Outlook or Mozilla Filters
On September 15th, 2007 Swarovski Havaianas (not verified) says:
We had struggled to keep up with spam however with Mozilla yuo can effectively reduce 90% of the reoccurring spam easily. If you havent tried it its worth the download. Similar to Outlook aswell.
Not Working
On September 14th, 2007 Wild Solos (not verified) says:
It's not working we need a new approach.
My mail is always getting
On September 14th, 2007 Florida Bungalow (not verified) says:
My mail is always getting clogged up.It wastes so much time.I miss excellent property investments because of my filters.
CAN-SPAM
On September 11th, 2007 Dan Fish (not verified) says:
The CAN-SPAM act is not a perfect law. It is a start and has given companies like AOL the legal teeth to go after spammers. The threat of imprisonment will not be enough to stop spammers since we can see parallels in other criminal arenas as well (organized crime for instance.)
What the laws help to do is deter some people from starting down that road, however there is a basic problem that laws do not overcome, people are always going to seek a quick buck and there will be people who do it regardless of the consequences. The more expensive you make the proposition the less likely someone will engage in that sort of behavior, but it will then boil down to risk analysis, how much of a risk do I run doing X in order to gain Y, a process with which I am sure many reading this column are familiar.
These spammers have lots and lots of money and can fend of legal trials for years and years, and unless someone going into the effort has even more money and can make the spammers use lawyers (which causes them to burn through some of that cash) jail time and criminal penalties under this law are much more helpful to have in place.
I do agree that the DMA approach is not sonsumer friendly and an opt in approach should be taken, however if the government creates a do-not-email list that list will simply be used by the same spammers to send more spam.

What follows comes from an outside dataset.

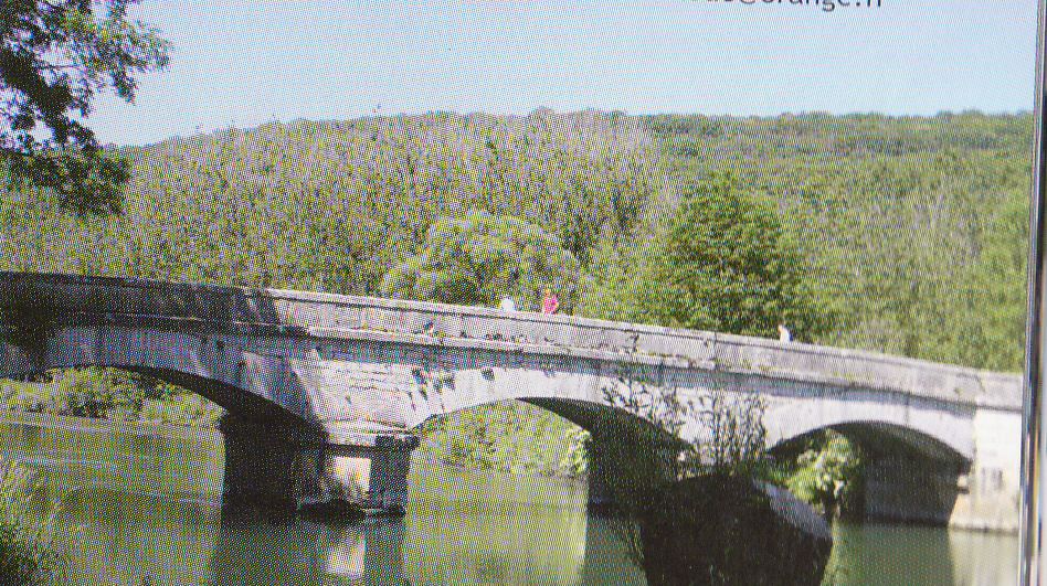 pont de pierre de la loue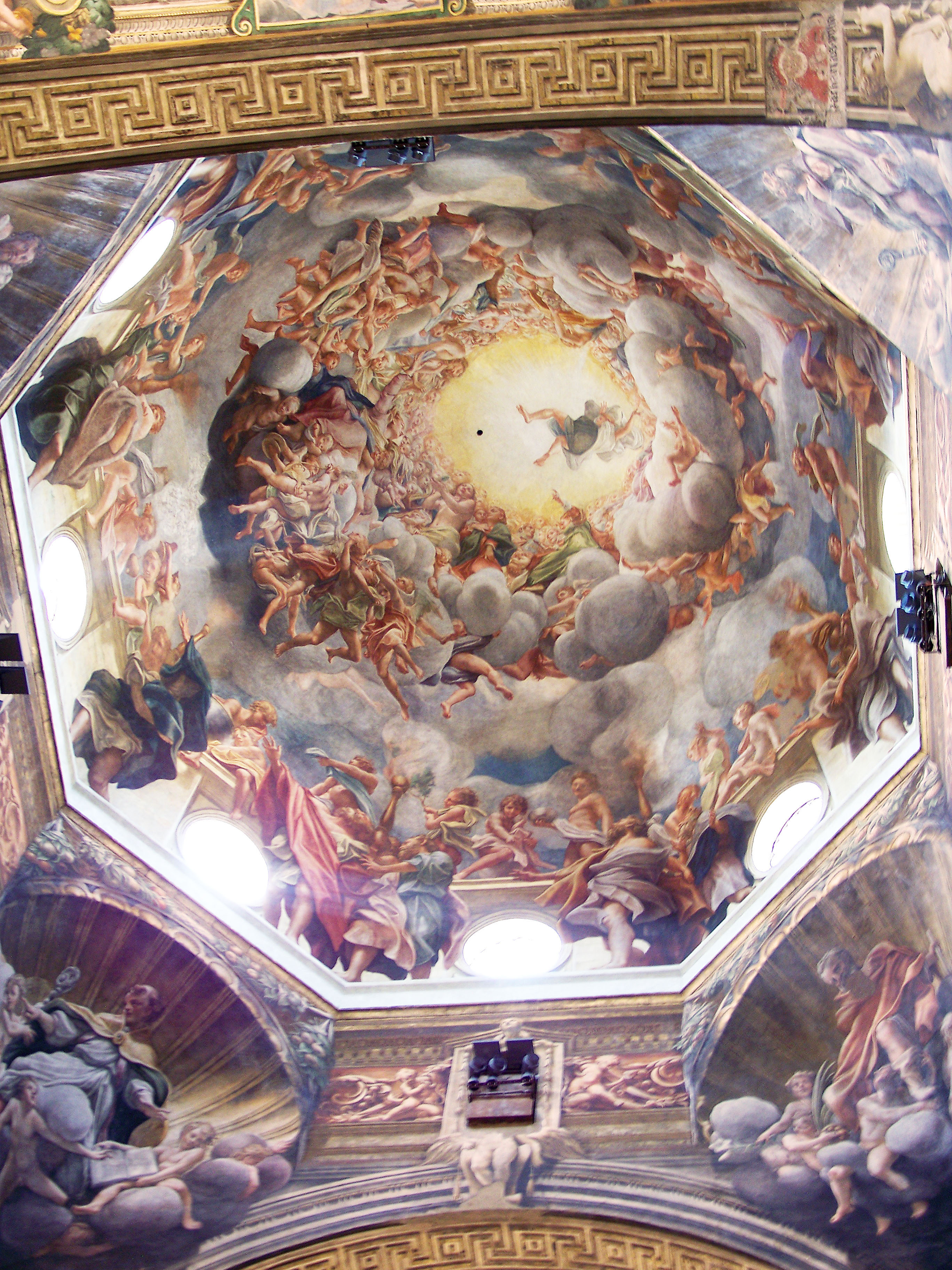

They will simply start shifting all their efforts off-shore for more protection if not shifting themselves off-shore as well. This wil be the real problem in the future. Then we will have to deal strictly in the technological realm.
Overwhelming Spam
On September 6th, 2007 New York Hotels (not verified) says:
There are some email accounts I don't even check anymore because of all the spam we get. It's insane! You can't put your email address on your website without just getting added to countless spam email lists.
Forum Spam
On September 6th, 2007 An Internet Marketer (not verified) says:
I hate email spam with a passion... but I actually hate forum spammers even worse. I don't know if Can Spam has anything to do with that... but if it does then it definitely doesn't work. Forum spam is EVERYWHERE! I run quite a few forums and it's extremely frustrating how often I have to deal with spam...
I agree (forum spam)
On September 12th, 2007 Baby Forum (not verified) says:
Forum spam has been killing our baby forum ... then we finally got it fixed (a better anti spam mod) when suddenly our forum started being hacked into - and spammers would put all of their spam links on the very top of the forum and actually break the forum in the process! Argh. Running a forum is a difficult thing because of spammers... Email spam sucks too but it's at least easier to ignore?
Spam
On September 4th, 2007 PS3 Advisor (not verified) says:
It wastes so much of my time.Besides that I often miss important emails because of my filters.It's not getting better!I think we need a united global approach
Spam e-mails...
On September 12th, 2007 factory (not verified) says:
Spam e-mails should be, should not be outlawed - Or: can, can not be outlawed, are examples of persuasive speech topic variants.
As much spam as ever.
On August 31st, 2007 Weird Biz (not verified) says:
Personally I get as much spam as ever. My Yahoo email accounts don't do much at all about it... but Gmail does a good job.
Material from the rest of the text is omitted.